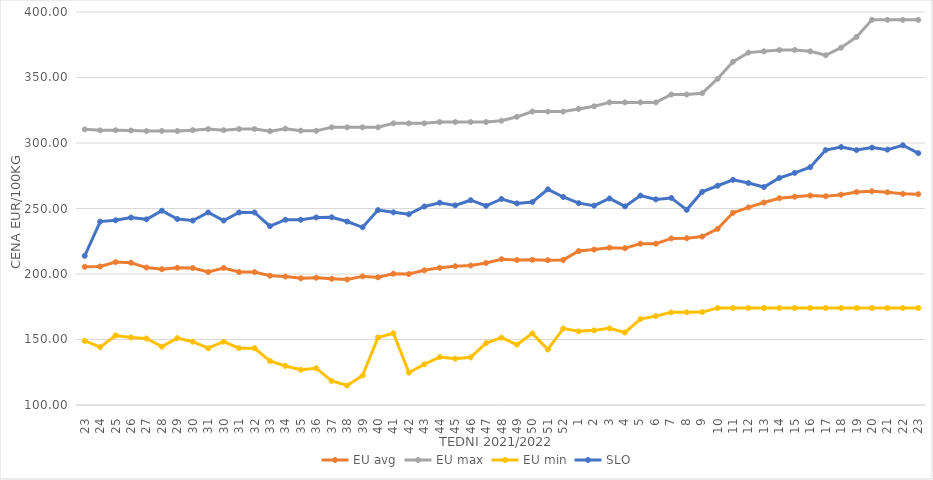
| Category | EU avg | EU max | EU min | SLO |
|---|---|---|---|---|
| 23.0 | 205.51 | 310.41 | 148.928 | 213.84 |
| 24.0 | 205.73 | 309.64 | 144.161 | 239.99 |
| 25.0 | 209.095 | 309.74 | 153.081 | 240.99 |
| 26.0 | 208.551 | 309.55 | 151.599 | 243.11 |
| 27.0 | 204.914 | 309.08 | 150.789 | 241.72 |
| 28.0 | 203.681 | 309.21 | 144.56 | 248.33 |
| 29.0 | 204.773 | 309.15 | 151.052 | 241.96 |
| 30.0 | 204.558 | 309.78 | 148.33 | 240.79 |
| 31.0 | 201.483 | 310.67 | 143.33 | 247 |
| 30.0 | 204.558 | 309.78 | 148.33 | 240.79 |
| 31.0 | 201.483 | 310.67 | 143.33 | 247 |
| 32.0 | 201.483 | 310.67 | 143.33 | 247 |
| 33.0 | 198.691 | 309 | 133.607 | 236.54 |
| 34.0 | 198.027 | 310.9 | 129.797 | 241.45 |
| 35.0 | 196.72 | 309.41 | 126.926 | 241.39 |
| 36.0 | 197.157 | 309.28 | 128.099 | 243.19 |
| 37.0 | 196.375 | 312 | 118.364 | 243.28 |
| 38.0 | 195.821 | 312 | 114.892 | 240.06 |
| 39.0 | 198.179 | 312 | 122.517 | 235.66 |
| 40.0 | 197.482 | 312 | 151.488 | 248.77 |
| 41.0 | 200.22 | 315 | 154.74 | 247.07 |
| 42.0 | 199.965 | 315 | 124.748 | 245.64 |
| 43.0 | 202.804 | 315 | 131.104 | 251.53 |
| 44.0 | 204.713 | 316 | 136.6 | 254.42 |
| 45.0 | 205.906 | 316 | 135.362 | 252.35 |
| 46.0 | 206.476 | 316 | 136.39 | 256.33 |
| 47.0 | 208.415 | 316 | 147.192 | 252.01 |
| 48.0 | 211.314 | 317 | 151.41 | 257.25 |
| 49.0 | 210.677 | 320 | 146.064 | 253.87 |
| 50.0 | 210.823 | 324 | 154.698 | 254.94 |
| 51.0 | 210.59 | 324 | 142.382 | 264.65 |
| 52.0 | 210.763 | 324 | 158.333 | 258.8 |
| 1.0 | 217.519 | 326 | 156.222 | 254.09 |
| 2.0 | 218.654 | 328 | 156.969 | 252.15 |
| 3.0 | 220.098 | 331 | 158.511 | 257.65 |
| 4.0 | 219.685 | 331 | 155.346 | 251.6 |
| 5.0 | 223.143 | 331 | 165.59 | 259.87 |
| 6.0 | 223.178 | 331 | 167.86 | 256.97 |
| 7.0 | 227.145 | 337 | 170.719 | 258.07 |
| 8.0 | 227.312 | 337 | 170.743 | 248.97 |
| 9.0 | 228.588 | 338 | 170.92 | 262.72 |
| 10.0 | 234.434 | 349 | 174 | 267.38 |
| 11.0 | 246.762 | 362 | 174 | 271.86 |
| 12.0 | 250.845 | 369 | 174 | 269.43 |
| 13.0 | 254.568 | 370 | 174 | 266.39 |
| 14.0 | 257.819 | 371 | 174 | 273.3 |
| 15.0 | 259 | 371 | 174 | 277.18 |
| 16.0 | 259.873 | 370 | 174 | 281.55 |
| 17.0 | 259.349 | 367 | 174 | 294.59 |
| 18.0 | 260.528 | 372.758 | 174 | 296.93 |
| 19.0 | 262.562 | 381 | 174 | 294.6 |
| 20.0 | 263.156 | 394 | 174 | 296.48 |
| 21.0 | 262.367 | 394 | 174 | 294.94 |
| 22.0 | 261.208 | 394 | 174 | 298.26 |
| 23.0 | 260.904 | 394 | 174 | 292.27 |

+++

# TASK STATEMENT
The expected answer is the listing above, duplicated exactly, with its pictures removed.

# SOLUTION FOR THIS PROBLEM
| Category | EU avg | EU max | EU min | SLO |
|---|---|---|---|---|
| 23.0 | 205.51 | 310.41 | 148.928 | 213.84 |
| 24.0 | 205.73 | 309.64 | 144.161 | 239.99 |
| 25.0 | 209.095 | 309.74 | 153.081 | 240.99 |
| 26.0 | 208.551 | 309.55 | 151.599 | 243.11 |
| 27.0 | 204.914 | 309.08 | 150.789 | 241.72 |
| 28.0 | 203.681 | 309.21 | 144.56 | 248.33 |
| 29.0 | 204.773 | 309.15 | 151.052 | 241.96 |
| 30.0 | 204.558 | 309.78 | 148.33 | 240.79 |
| 31.0 | 201.483 | 310.67 | 143.33 | 247 |
| 30.0 | 204.558 | 309.78 | 148.33 | 240.79 |
| 31.0 | 201.483 | 310.67 | 143.33 | 247 |
| 32.0 | 201.483 | 310.67 | 143.33 | 247 |
| 33.0 | 198.691 | 309 | 133.607 | 236.54 |
| 34.0 | 198.027 | 310.9 | 129.797 | 241.45 |
| 35.0 | 196.72 | 309.41 | 126.926 | 241.39 |
| 36.0 | 197.157 | 309.28 | 128.099 | 243.19 |
| 37.0 | 196.375 | 312 | 118.364 | 243.28 |
| 38.0 | 195.821 | 312 | 114.892 | 240.06 |
| 39.0 | 198.179 | 312 | 122.517 | 235.66 |
| 40.0 | 197.482 | 312 | 151.488 | 248.77 |
| 41.0 | 200.22 | 315 | 154.74 | 247.07 |
| 42.0 | 199.965 | 315 | 124.748 | 245.64 |
| 43.0 | 202.804 | 315 | 131.104 | 251.53 |
| 44.0 | 204.713 | 316 | 136.6 | 254.42 |
| 45.0 | 205.906 | 316 | 135.362 | 252.35 |
| 46.0 | 206.476 | 316 | 136.39 | 256.33 |
| 47.0 | 208.415 | 316 | 147.192 | 252.01 |
| 48.0 | 211.314 | 317 | 151.41 | 257.25 |
| 49.0 | 210.677 | 320 | 146.064 | 253.87 |
| 50.0 | 210.823 | 324 | 154.698 | 254.94 |
| 51.0 | 210.59 | 324 | 142.382 | 264.65 |
| 52.0 | 210.763 | 324 | 158.333 | 258.8 |
| 1.0 | 217.519 | 326 | 156.222 | 254.09 |
| 2.0 | 218.654 | 328 | 156.969 | 252.15 |
| 3.0 | 220.098 | 331 | 158.511 | 257.65 |
| 4.0 | 219.685 | 331 | 155.346 | 251.6 |
| 5.0 | 223.143 | 331 | 165.59 | 259.87 |
| 6.0 | 223.178 | 331 | 167.86 | 256.97 |
| 7.0 | 227.145 | 337 | 170.719 | 258.07 |
| 8.0 | 227.312 | 337 | 170.743 | 248.97 |
| 9.0 | 228.588 | 338 | 170.92 | 262.72 |
| 10.0 | 234.434 | 349 | 174 | 267.38 |
| 11.0 | 246.762 | 362 | 174 | 271.86 |
| 12.0 | 250.845 | 369 | 174 | 269.43 |
| 13.0 | 254.568 | 370 | 174 | 266.39 |
| 14.0 | 257.819 | 371 | 174 | 273.3 |
| 15.0 | 259 | 371 | 174 | 277.18 |
| 16.0 | 259.873 | 370 | 174 | 281.55 |
| 17.0 | 259.349 | 367 | 174 | 294.59 |
| 18.0 | 260.528 | 372.758 | 174 | 296.93 |
| 19.0 | 262.562 | 381 | 174 | 294.6 |
| 20.0 | 263.156 | 394 | 174 | 296.48 |
| 21.0 | 262.367 | 394 | 174 | 294.94 |
| 22.0 | 261.208 | 394 | 174 | 298.26 |
| 23.0 | 260.904 | 394 | 174 | 292.27 |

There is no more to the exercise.